* [Data]
►

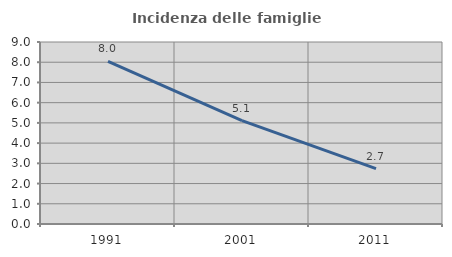
| Category | Incidenza delle famiglie numerose |
|---|---|
| 1991.0 | 8.037 |
| 2001.0 | 5.111 |
| 2011.0 | 2.739 |
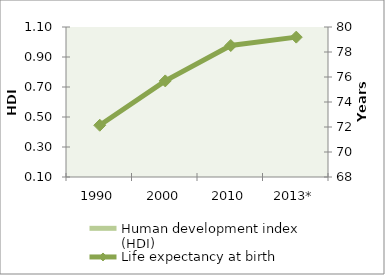
| Category | Human development index (HDI) |
|---|---|
| 1990 | 0 |
| 2000 | 0 |
| 2010 | 0 |
| 2013* | 0 |
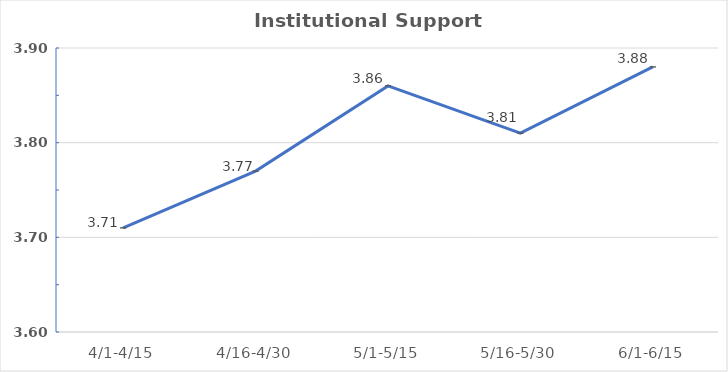
| Category | Series 0 |
|---|---|
| 4/1-4/15 | 3.71 |
| 4/16-4/30 | 3.77 |
| 5/1-5/15 | 3.86 |
| 5/16-5/30 | 3.81 |
| 6/1-6/15 | 3.88 |
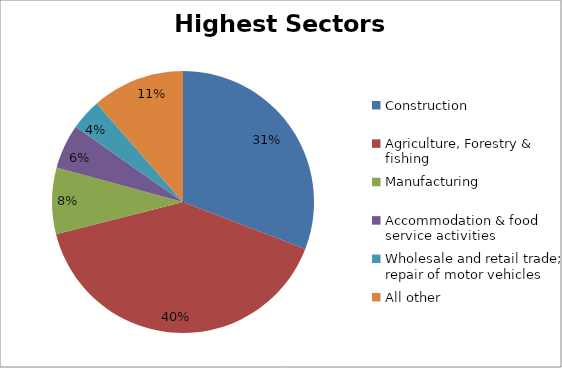
| Category | Sectors with highest totals | Percentage |
|---|---|---|
| Construction | 11025 | 0.308 |
| Agriculture, Forestry & fishing | 14366 | 0.402 |
| Manufacturing | 2934 | 0.082 |
| Accommodation & food service activities | 1961 | 0.055 |
| Wholesale and retail trade; repair of motor vehicles  | 1369 | 0.038 |
| All other | 4088 | 0.114 |
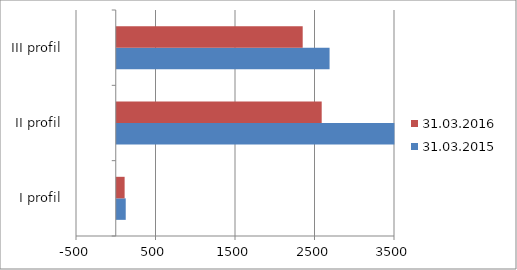
| Category | 31.03.2015 | 31.03.2016 |
|---|---|---|
| I profil | 113 | 99 |
| II profil | 3492 | 2578 |
| III profil | 2677 | 2339 |
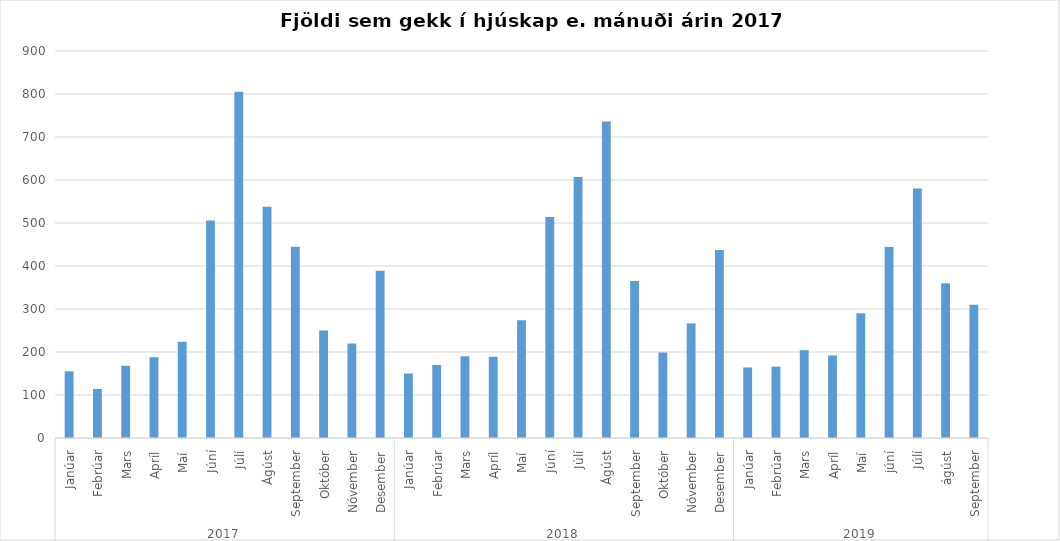
| Category | Series 0 |
|---|---|
| 0 | 155 |
| 1 | 114 |
| 2 | 168 |
| 3 | 188 |
| 4 | 224 |
| 5 | 506 |
| 6 | 805 |
| 7 | 538 |
| 8 | 445 |
| 9 | 250 |
| 10 | 220 |
| 11 | 389 |
| 12 | 150 |
| 13 | 170 |
| 14 | 190 |
| 15 | 189 |
| 16 | 274 |
| 17 | 514 |
| 18 | 607 |
| 19 | 736 |
| 20 | 365 |
| 21 | 199 |
| 22 | 266 |
| 23 | 437 |
| 24 | 164 |
| 25 | 166 |
| 26 | 204 |
| 27 | 192 |
| 28 | 290 |
| 29 | 444 |
| 30 | 580 |
| 31 | 360 |
| 32 | 310 |

◄

* [What you need to do] Transcribe the full listing above exactly as it stands, minus the pictures.

* [Written solution]
| Category | Incidenza delle famiglie numerose |
|---|---|
| 1991.0 | 8.037 |
| 2001.0 | 5.111 |
| 2011.0 | 2.739 |
| Category | Human development index (HDI) |
|---|---|
| 1990 | 0 |
| 2000 | 0 |
| 2010 | 0 |
| 2013* | 0 |
| Category | Series 0 |
|---|---|
| 4/1-4/15 | 3.71 |
| 4/16-4/30 | 3.77 |
| 5/1-5/15 | 3.86 |
| 5/16-5/30 | 3.81 |
| 6/1-6/15 | 3.88 |
| Category | Sectors with highest totals | Percentage |
|---|---|---|
| Construction | 11025 | 0.308 |
| Agriculture, Forestry & fishing | 14366 | 0.402 |
| Manufacturing | 2934 | 0.082 |
| Accommodation & food service activities | 1961 | 0.055 |
| Wholesale and retail trade; repair of motor vehicles  | 1369 | 0.038 |
| All other | 4088 | 0.114 |
| Category | 31.03.2015 | 31.03.2016 |
|---|---|---|
| I profil | 113 | 99 |
| II profil | 3492 | 2578 |
| III profil | 2677 | 2339 |
| Category | Series 0 |
|---|---|
| 0 | 155 |
| 1 | 114 |
| 2 | 168 |
| 3 | 188 |
| 4 | 224 |
| 5 | 506 |
| 6 | 805 |
| 7 | 538 |
| 8 | 445 |
| 9 | 250 |
| 10 | 220 |
| 11 | 389 |
| 12 | 150 |
| 13 | 170 |
| 14 | 190 |
| 15 | 189 |
| 16 | 274 |
| 17 | 514 |
| 18 | 607 |
| 19 | 736 |
| 20 | 365 |
| 21 | 199 |
| 22 | 266 |
| 23 | 437 |
| 24 | 164 |
| 25 | 166 |
| 26 | 204 |
| 27 | 192 |
| 28 | 290 |
| 29 | 444 |
| 30 | 580 |
| 31 | 360 |
| 32 | 310 |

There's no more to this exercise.